**Provided data**.
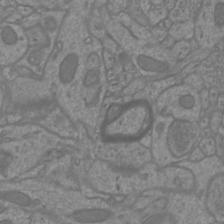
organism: Mouse
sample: Cortical neurons
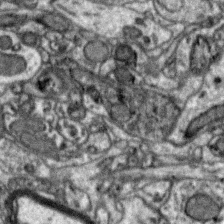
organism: Zebra finch
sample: Brain
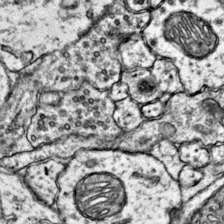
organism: Mouse
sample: Primary visual cortex
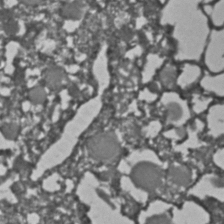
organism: C. elegans
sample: C. elegans embryo
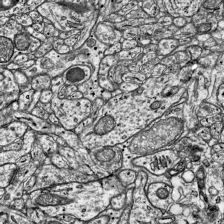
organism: Mouse
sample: Visual Cortex
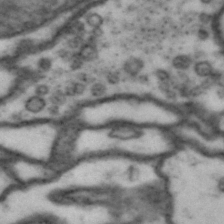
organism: Drosophila
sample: Brain
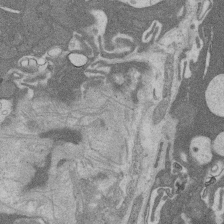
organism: Rat
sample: Salivary granule
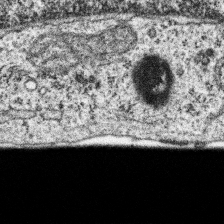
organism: Human
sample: HeLa cells
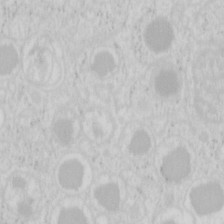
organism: Mouse
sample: Pancreas
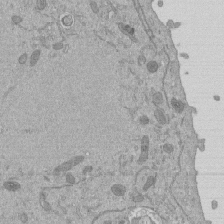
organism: Mouse
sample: ED-1 cell nuclei; centrioles
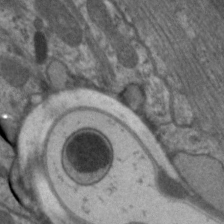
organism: C. elegans
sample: Pharynx

**Goal of the exercise**. In the answer, give only the lines from the one containing "sample: Salivary granule" through the end of the records above, each reproduced exactly. Include no pictures.

**Exercise response**.
sample: Salivary granule
organism: Human
sample: HeLa cells
organism: Mouse
sample: Pancreas
organism: Mouse
sample: ED-1 cell nuclei; centrioles
organism: C. elegans
sample: Pharynx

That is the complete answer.